Octapeptide síntese com o PURO sistema

DNA modelos de codificação octapeptides foram de PCR amplificado com os primers apropriados (Dados Suplementares 2) utilizando o pURE1 vetor (#PUREV001, BioComber, Japão), contendo um promotor T7 sequência e do ribossoma, o sítio de ligação (Shine-Dalgarno sequência) como um modelo. Modelos de DNA amplificados foram purificados usando um kit de purificação QIAQUICK PCR (#28104, QIAGEN, Alemanha). As reacções à síntese dos octapeptídeos continham 50 mM de HEPES-KOH pH 7.6, 100 mM glutamato de potássio, 13 mM acetato de magnésio, 2 mM espermidina, 1 mM DTT, 2 mM ATP, 2 mM GTP, 1 mM UTP, 1 mM CTP, 20 mM fosfato de creatina, 10 µg/mL ácido 10-formil-5,6,7,8-tetrahidrofólico, ribossoma de 0,2 µM, modelo de ADN de 4 nM, componentes do sistema puro proteico, incluindo factores de tradução e enzimas, aminoácidos e tRNAs. As concentrações dos componentes do sistema proteináceo puro foram descritas em um protocol46 anterior. Notamos que todas as 20 aaRSs foram incluídas nesta experiência, independentemente dos modelos de DNA e codões de teste. A composição e a concentração dos aminoácidos, que dependem dos codões de ensaio, constam dos dados suplementares 2. A composição do iVTtRNAs depende do modelo, e as reações foram realizadas usando o ivttrnas basal (dados suplementares 2) na presença ou ausência do teste iVTtRNAs (dados suplementares 2). A concentração de cada iVTtRNA foi fixada em 6 µM. Quando foram utilizadas misturas autóctones de tRNA, foram adicionadas 56 A260 unidades/mL de misturas de tRNA (#10109541001, Sigma-Aldrich, EUA). As reações foram realizadas durante 60 minutos a 37 ° C e alíquotas foram retiradas, manchadas em documentos de filtro Whatman 3 MM (#1822-025, GE Healthcare, EUA), fervidas em 10% TCA a 90 °C por 30 minutos para diacilato aminoacil-RNAs. A radioactividade na fracção insolúvel em TCA a 10% foi medida com um contador de cintilação líquido.

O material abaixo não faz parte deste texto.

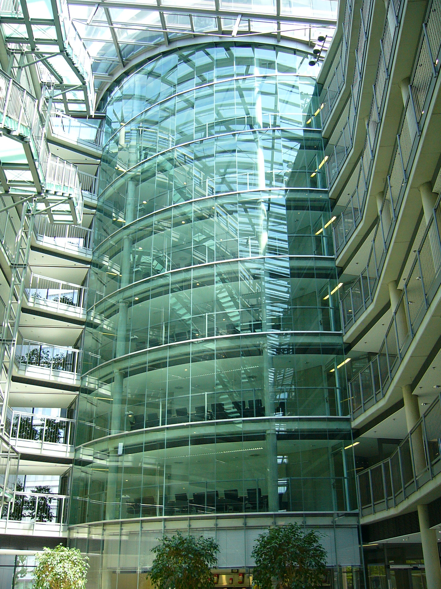 Technisches Rathaus (München) - Einbindung der Turmfassade in das Foyer des Hauses 4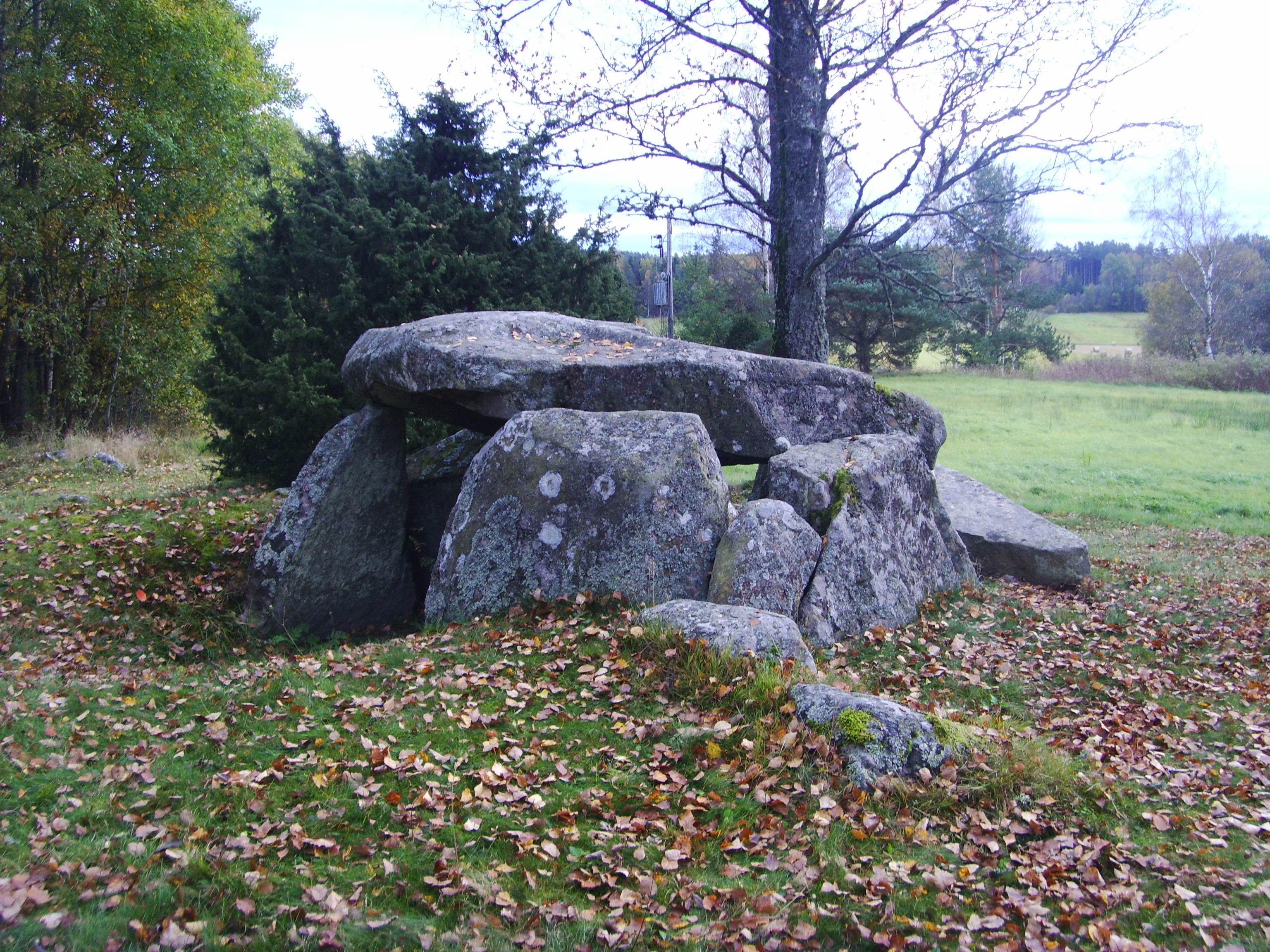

síntese proteica com o sistema puro

síntese proteica experimentos foram realizados com um PUREfrex 2.0 kit (#PF201, Genefront Corporation, Japão) sem misturas tRNA na solução I (Buffer mix). Adicionamos 0.2 µM Met, 4 nM PCR-amplified DNA template for DHFR or sfGFP expression (Supplementary Data 3), and a specified amount of iVTtRNA mixture or native tRNA mixture. As reações foram realizadas a 30 ou 37 °C durante 12 h, e as proteínas sintetizadas foram analisadas.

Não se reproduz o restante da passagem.